» Work item
Would you restate all of the entries verbatim, minus any images?
::::
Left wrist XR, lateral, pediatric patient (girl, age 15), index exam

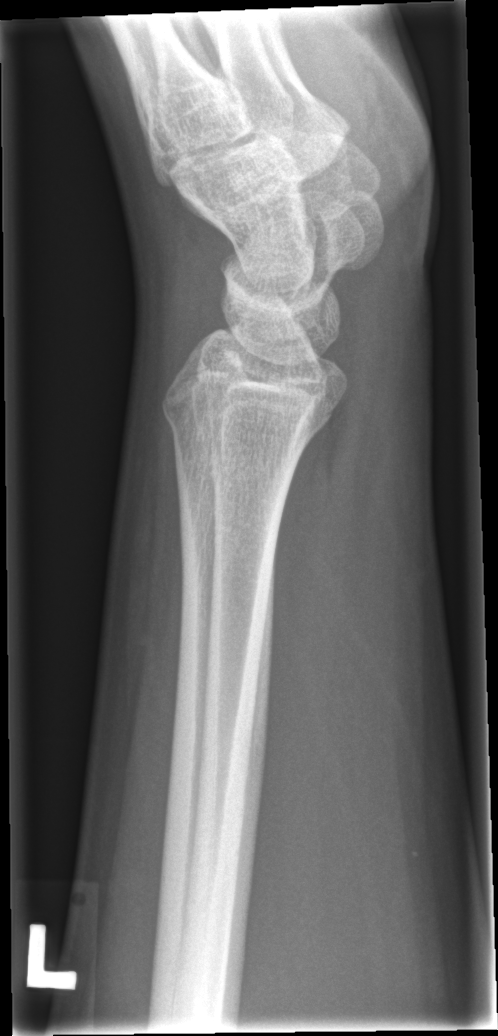
FINDINGS — One fracture at bbox(158, 393, 335, 462).
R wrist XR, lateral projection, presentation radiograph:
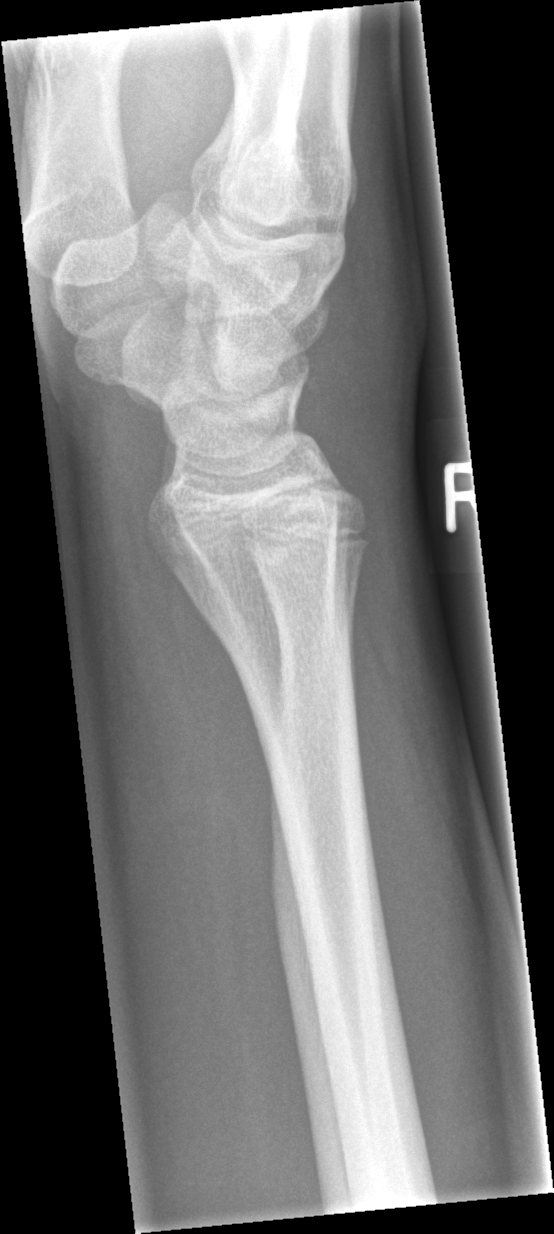 {"fracture": "none labeled"}
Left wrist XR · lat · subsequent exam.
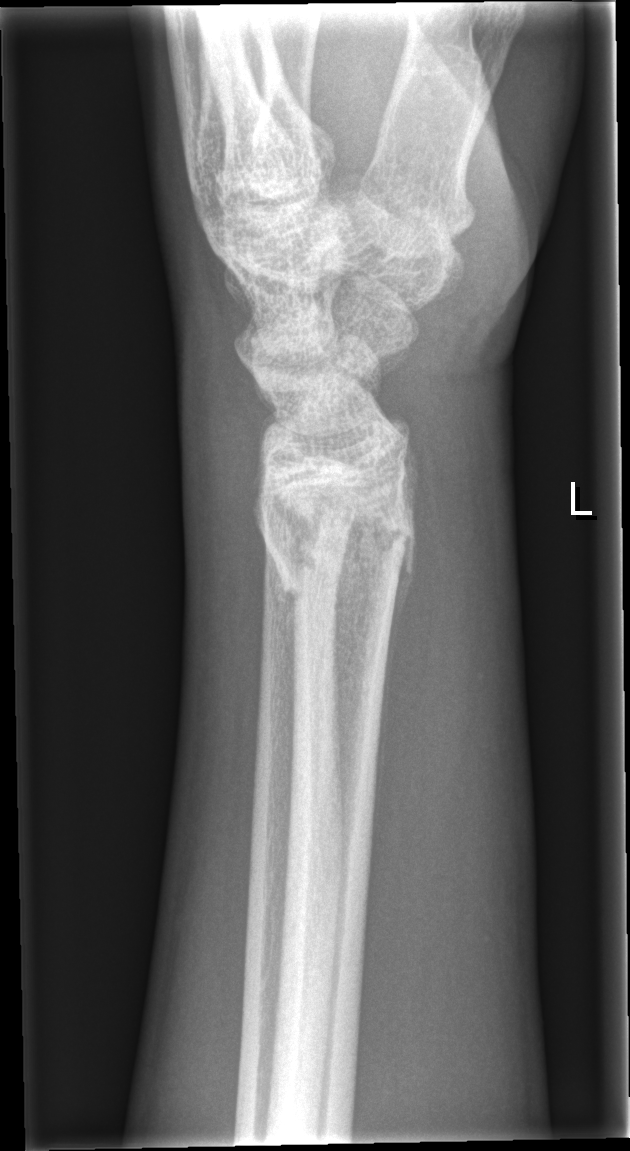
* Periosteal thickening identified at <369,508>-<417,848>.
* One bone fracture at <262,476>-<410,610>.
* Osteopenia.
* Fracture classified AO/OTA 23r-M/3.1; 23u-E/7.
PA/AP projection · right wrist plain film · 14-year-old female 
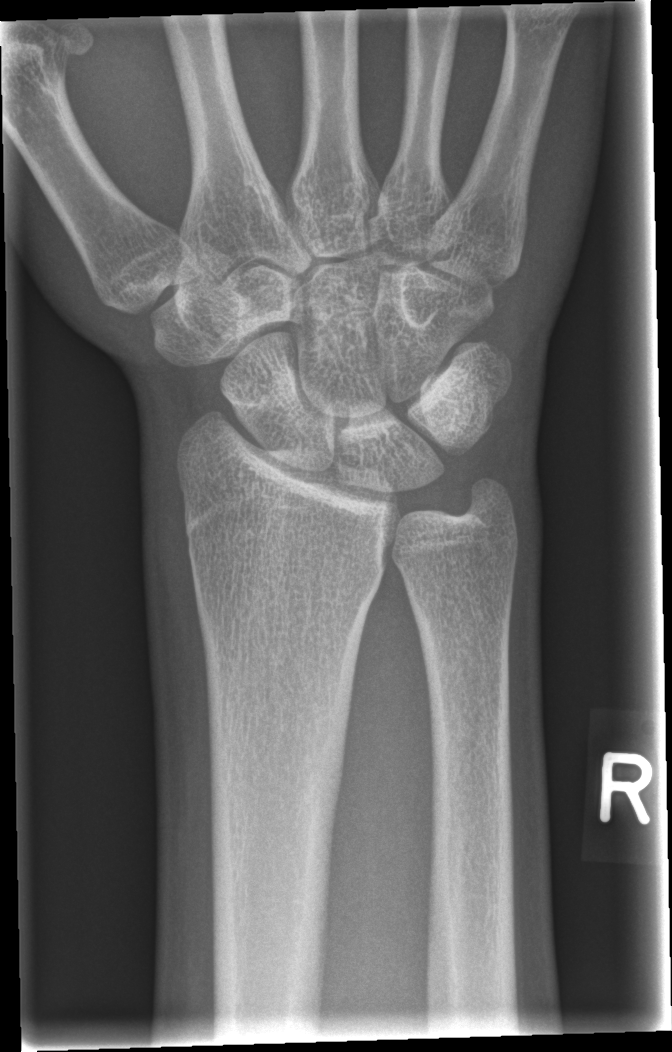

Fx: none labeled
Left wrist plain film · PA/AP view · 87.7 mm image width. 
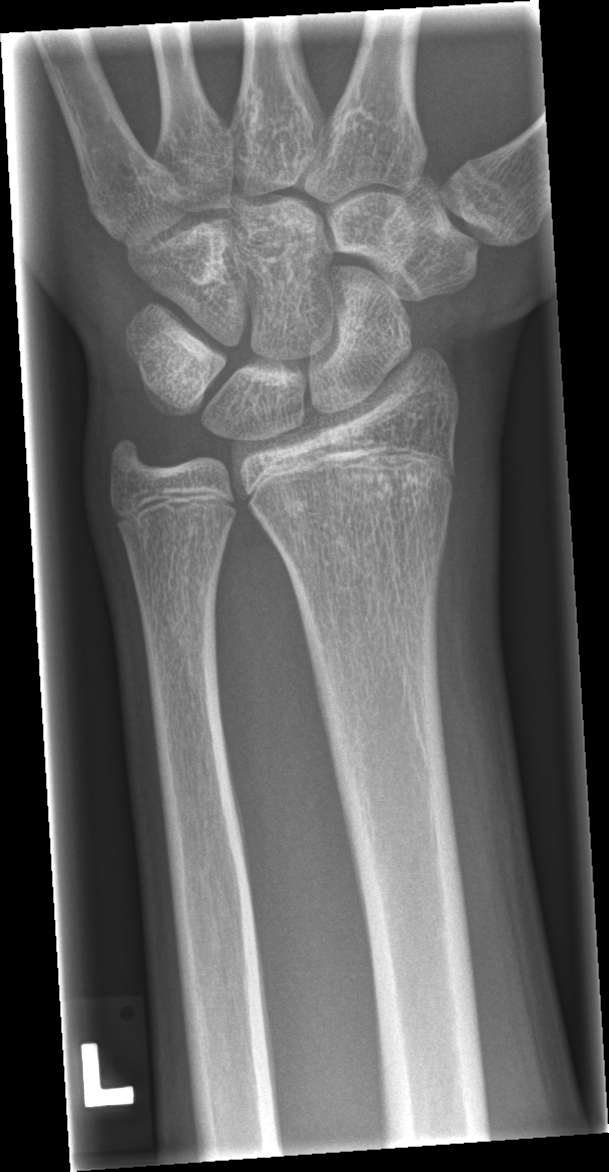
- Fracture: present but not clearly seen in this view.
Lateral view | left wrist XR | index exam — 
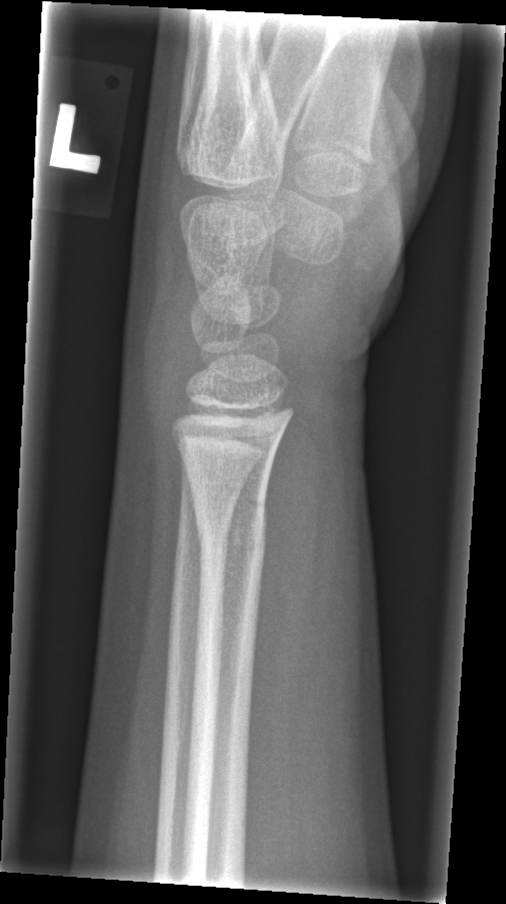 Fx = 1 @ [x1=192, y1=485, x2=271, y2=570]
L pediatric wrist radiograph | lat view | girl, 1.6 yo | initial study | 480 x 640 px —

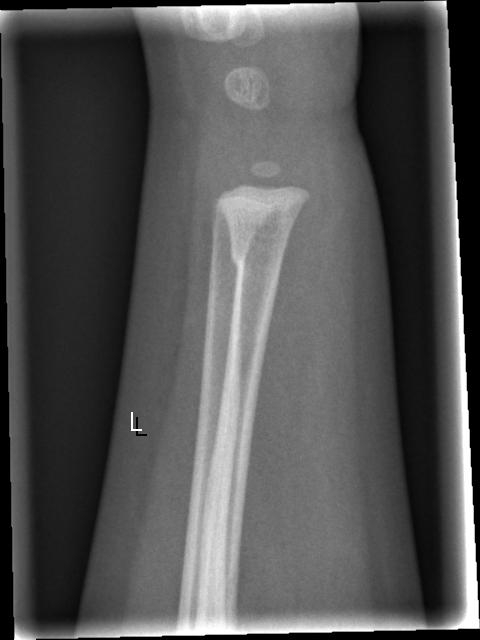
• Fx — bbox(226, 236, 288, 282).
::::
» Task output
Left wrist XR, lateral, pediatric patient (girl, age 15), index exam

FINDINGS — One fracture at bbox(158, 393, 335, 462).
R wrist XR, lateral projection, presentation radiograph:
 {"fracture": "none labeled"}
Left wrist XR · lat · subsequent exam.
* Periosteal thickening identified at <369,508>-<417,848>.
* One bone fracture at <262,476>-<410,610>.
* Osteopenia.
* Fracture classified AO/OTA 23r-M/3.1; 23u-E/7.
PA/AP projection · right wrist plain film · 14-year-old female 

Fx: none labeled
Left wrist plain film · PA/AP view · 87.7 mm image width. 
- Fracture: present but not clearly seen in this view.
Lateral view | left wrist XR | index exam — 
 Fx = 1 @ [x1=192, y1=485, x2=271, y2=570]
L pediatric wrist radiograph | lat view | girl, 1.6 yo | initial study | 480 x 640 px —

• Fx — bbox(226, 236, 288, 282).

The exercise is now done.